Wilberforce also became involved in other areas of social reform. In August 1789 Wilberforce stayed with Hannah More at her cottage in Blagdon, and on visiting the nearby village of Cheddar and according to William Roberts, the author of Memoirs of the Life and Correspondence of Mrs. Hannah More (1834): they were appalled to find "incredible multitudes of poor, plunged in an excess of vice, poverty, and ignorance beyond what one would suppose possible in a civilized and Christian country". As a result of this experience, More rented a house at Cheddar and engaged teachers to instruct the children in reading the Bible and the catechism. The school soon had 300 pupils and over the next ten years the More sisters opened another twelve schools in the area where the main objective was "to train up the lower classes to habits of industry and virtue".
Michael Jordan, the author of The Great Abolition Sham (2005) has pointed out that More shared Wilberforce's reactionary political views: "More set up local schools in order to equip impoverished pupils with an elementary grasp of reading. This, however, was where her concern for their education effectively ended, because she did not offer her charges the additional skill of writing. To be able to read was to open a door to good ideas and sound morality (most of which was provided by Hannah More through a series of religious pamphlets); writing, on the other hand, was to be discouraged, since it would open the way to rising above one's natural station."

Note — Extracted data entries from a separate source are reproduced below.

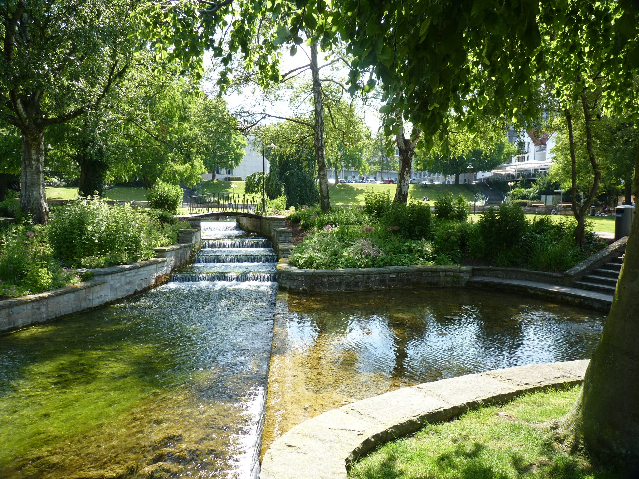 Pader im Westlichen Paderquellgebiet; im Vordergrund: Quellbecken der Dammpader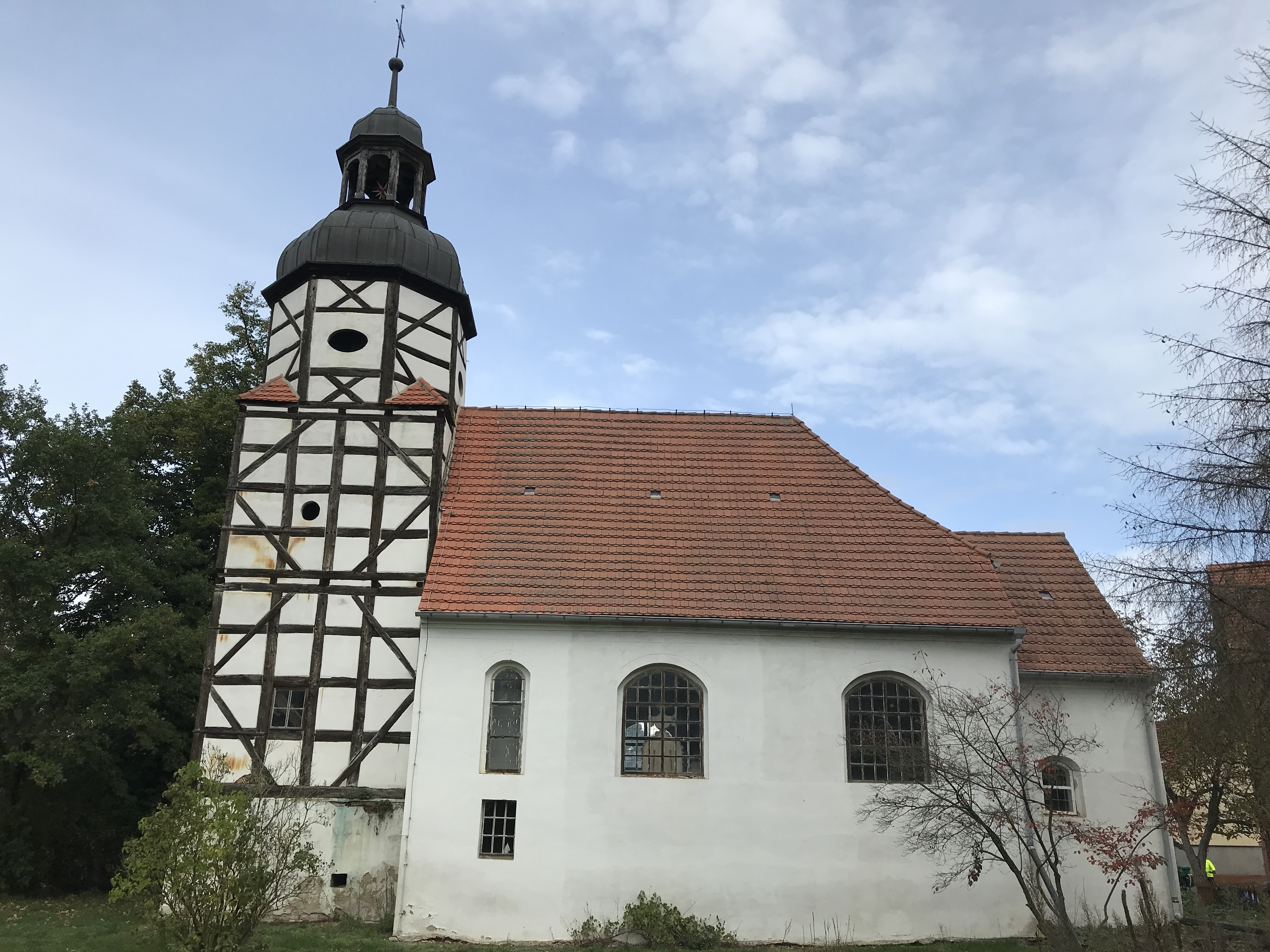 Die Dorfkirche Mehlsdorf in der Gemeinde Ihlow im Landkreis Teltow-Fläming ist ein Putzbau aus dem 16. Jahrhundert. Im Innern steht unter anderem ein Kanzelaltar aus der zweiten Hälfte des 17. Jahrhunderts.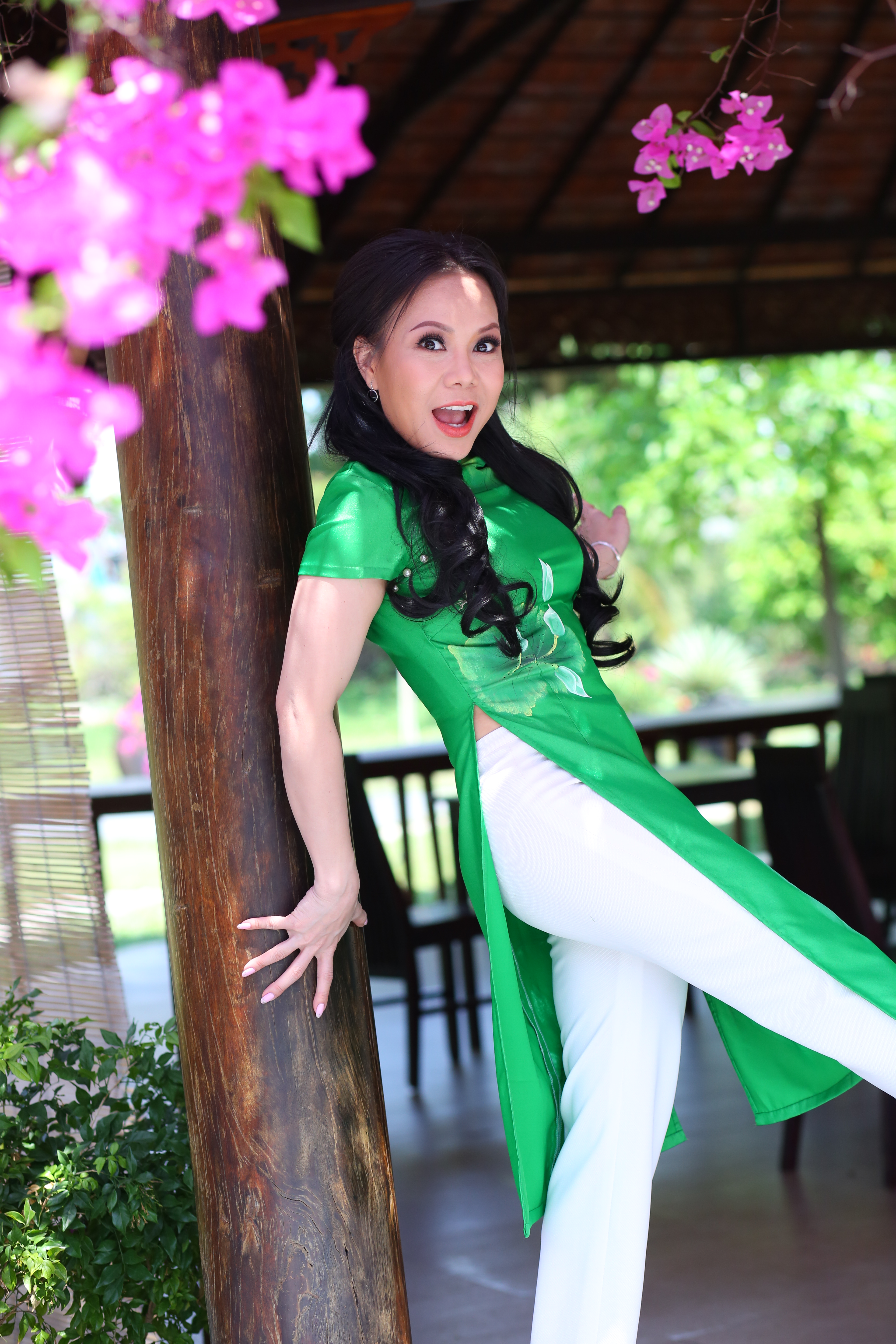 Việt Hương dí dỏm trong áo dài xanh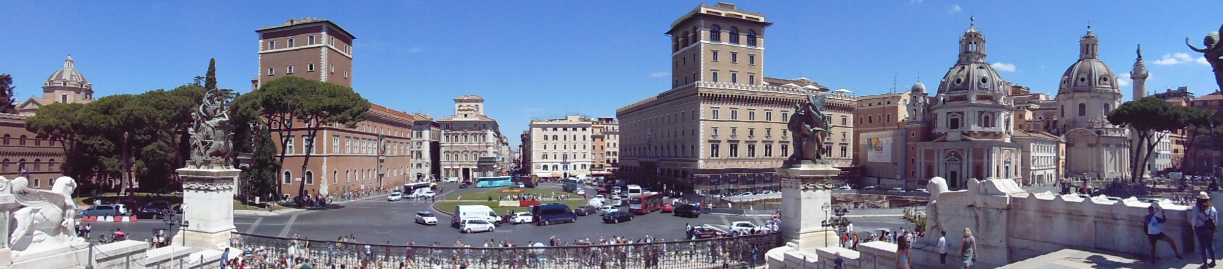 Chiesa del Santissimo Nome di Maria al Foro Traiano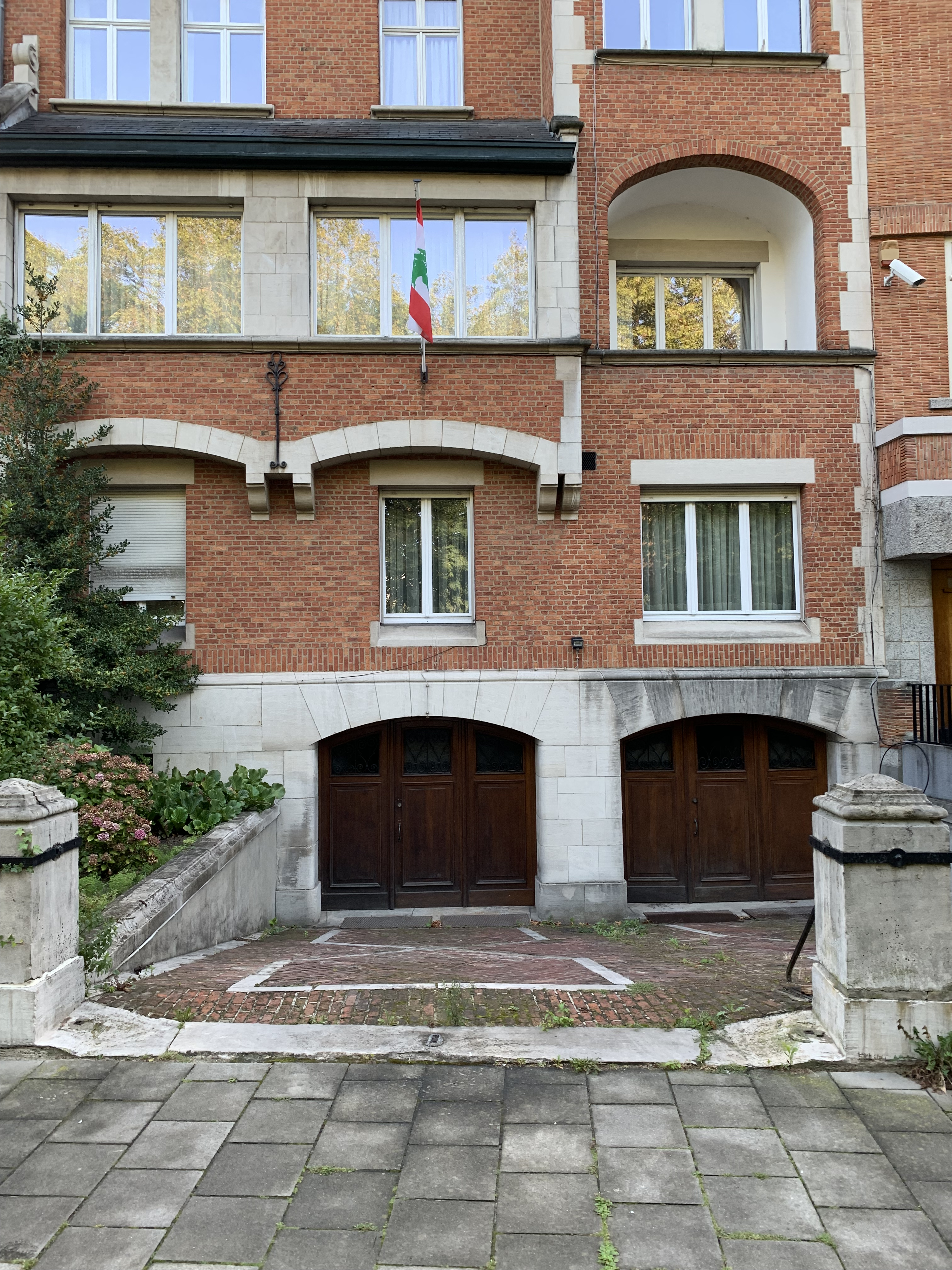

Wilberforce's biographer, John Wolffe, has argued: "Following the publication of the privy council report on 25 April 1789, Wilberforce marked his own delayed formal entry into the parliamentary campaign on 12 May with a closely reasoned speech of three and a half hours, using its evidence to describe the effects of the trade on Africa and the appalling conditions of the middle passage. He argued that abolition would lead to an improvement in the conditions of slaves already in the West Indies, and sought to answer the economic arguments of his opponents. For him, however, the fundamental issue was one of morality and justice. The Society for the Abolition of the Slave Trade was very pleased with the speech and sent its thanks for his "unparalleled assiduity and perseverance".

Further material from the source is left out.